Als erforderliche Lohnunterlagen gelten neben dem Arbeitsvertrag oder Dienstzettel,
Lohnzettel, Lohnzahlungsnachweise oder Banküberweisungsbelege, Lohnaufzeichnungen, Arbeitszeitaufzeichnungen und Unterlagen, die die Lohneinstufung betreffen.
Jedoch sind die Aufzeichnungspflichten des Arbeitnehmers zum 01.01.2015 vereinfacht worden. Der entsendete Arbeitnehmer muss:
-
-
Bei fixen Arbeitszeiten nur noch die Abweichungen davon festhalten
Bei Mitarbeitern, die Arbeitszeit und –ort weitgehend selbst bestimmen können, reicht es aus, die Dauer der Arbeitszeit aufzuzeichnen (z.B. Montag: acht
Stunden)
Ruhepausen können auch durch Einzelvereinbarungen des Arbeitgebers mit
dem Arbeitnehmer vereinbart werden und dürfen auch länger als 30 Minuten
sein. (bis 31.12.2014 durften die Ruhepausen 30 Minuten nicht überschreiten)
4. Nachweis der Befähigung / reglementierte Gewerbe in Österreich
Die österreichische Gewerbeordnung kennt einerseits Tätigkeiten, für die Unternehmer einen Befähigungsnachweis erbringen müssen, und andererseits solche, für
deren Ausübung kein Befähigungsnachweis erforderlich ist.

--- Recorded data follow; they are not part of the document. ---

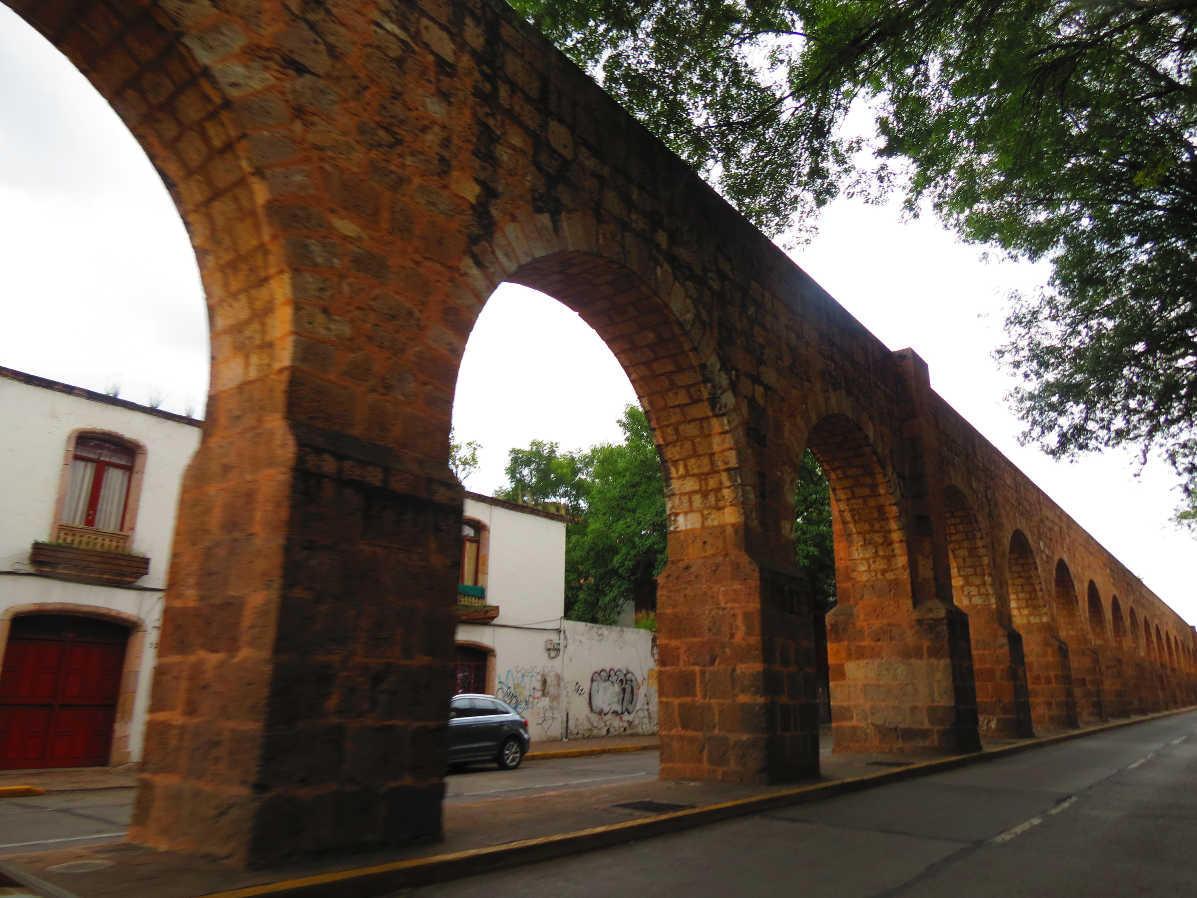 Vista del acueducto de Morelia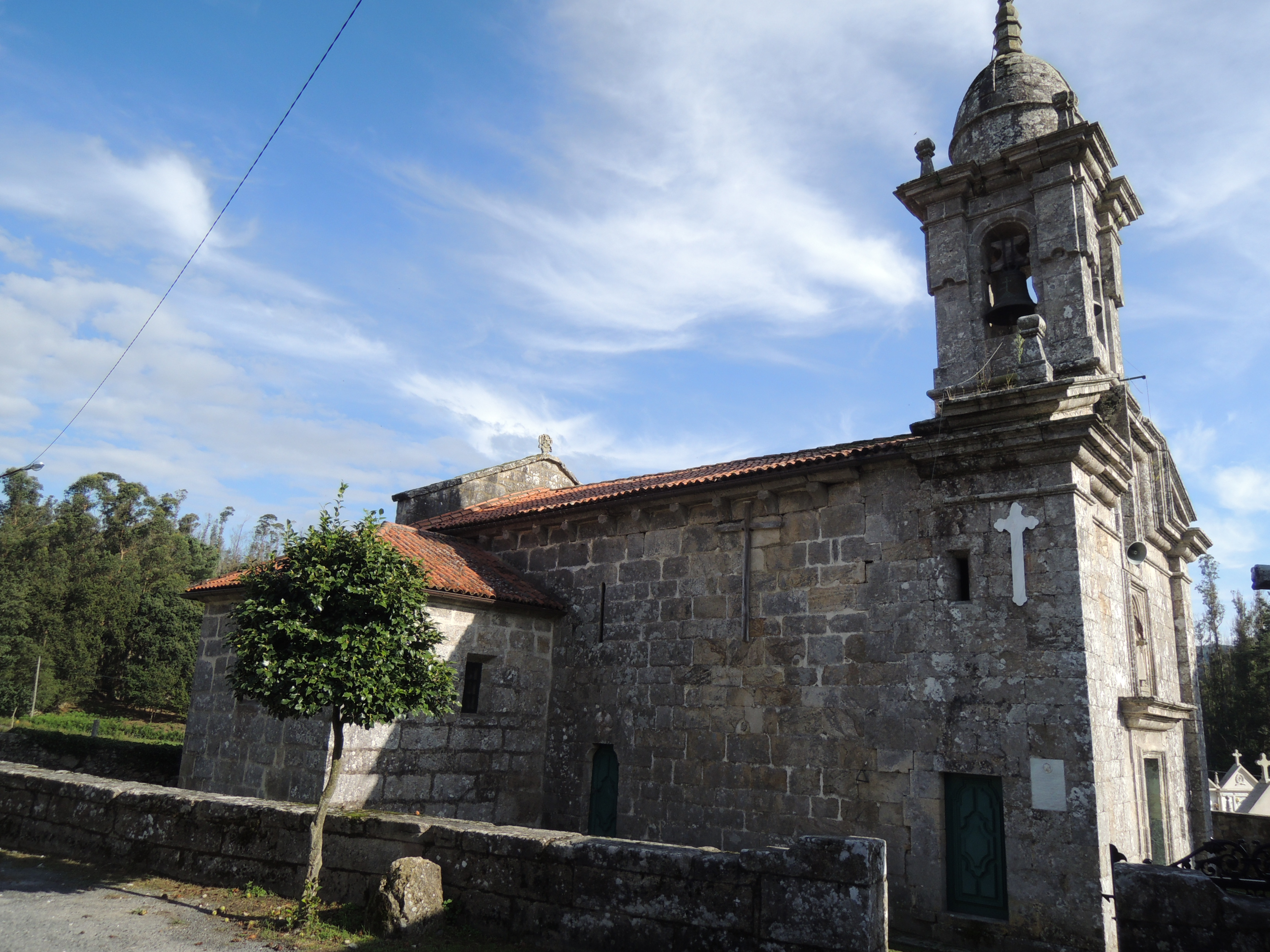 Iglesia de Santo Estevo de Oca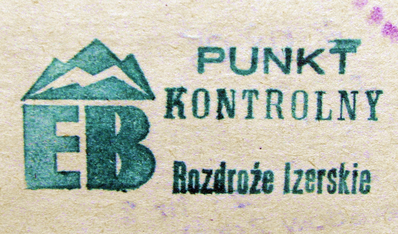 Pieczątka punktu kontrolnego szlaku Eisenach - Budapeszt z 1986 r.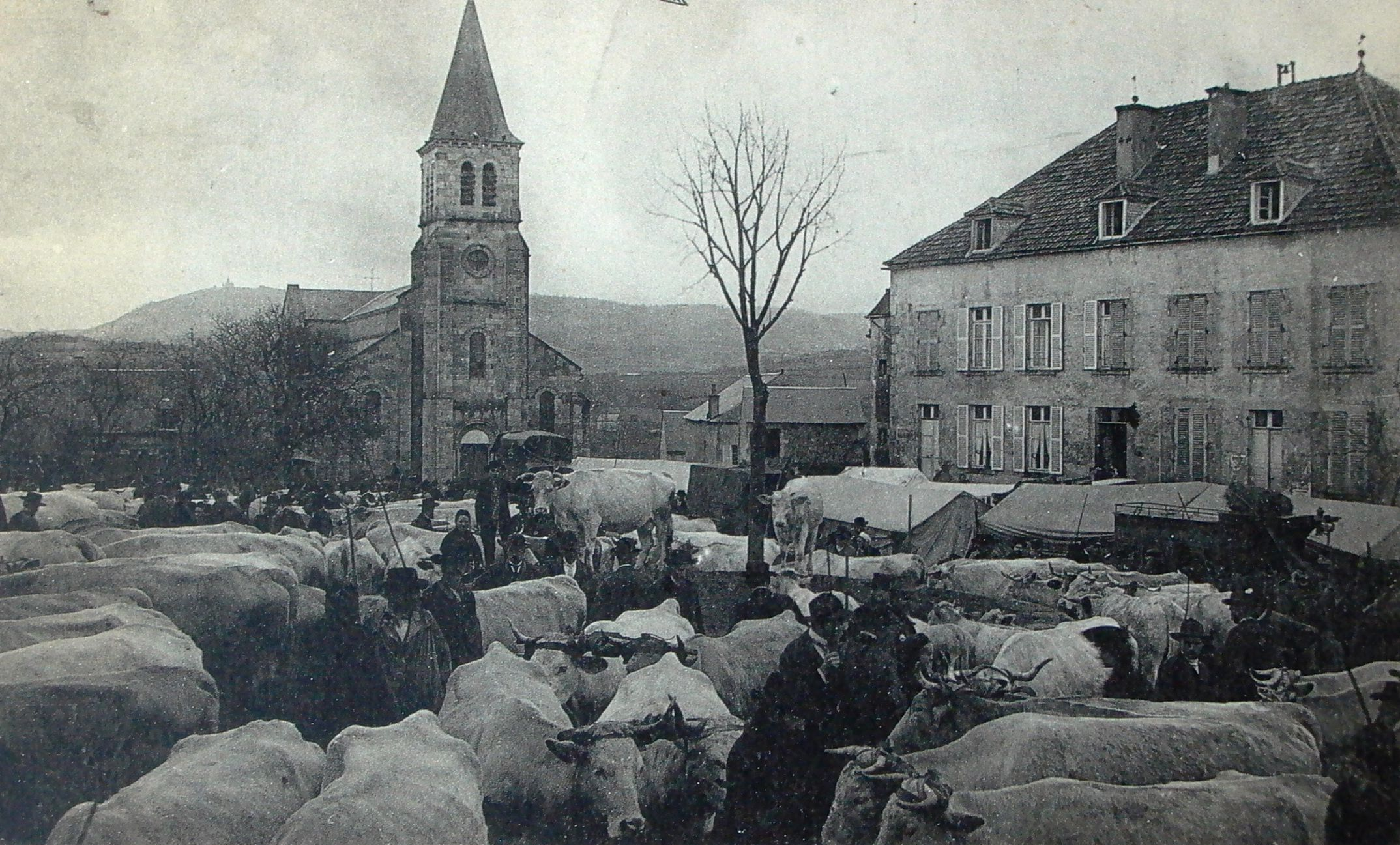 La place est transformée en champ de foire, au grand bonheur des cafés.

Befähigungsnachweispflichtige Gewerbe werden reglementierte Gewerbe genannt. Die Tätigkeiten, für deren Ausübung kein Befähigungsnachweis erforderlich ist, bezeichnet man als freie
Gewerbe.
Liste der reglementierten Gewerbe:
http://www.wien.gv.at/wirtschaft/gewerbe/gewerbeverfahren/reglementiert.html
Bei reglementiertem Gewerbe ist eine Anzeige über die Erbringung grenzüberschreitender Dienstleistungen beim Bundesministerium für Wirtschaft, Familie und Jugend
erforderlich. Diese Anzeige ist einmal jährlich zu erneuern, wenn das Unternehmen
beabsichtigt, während des betreffenden Jahres in Österreich Dienstleistungen zu
erbringen. Die jährliche Erneuerung der Anzeige wird in das Dienstleisterregister eingetragen.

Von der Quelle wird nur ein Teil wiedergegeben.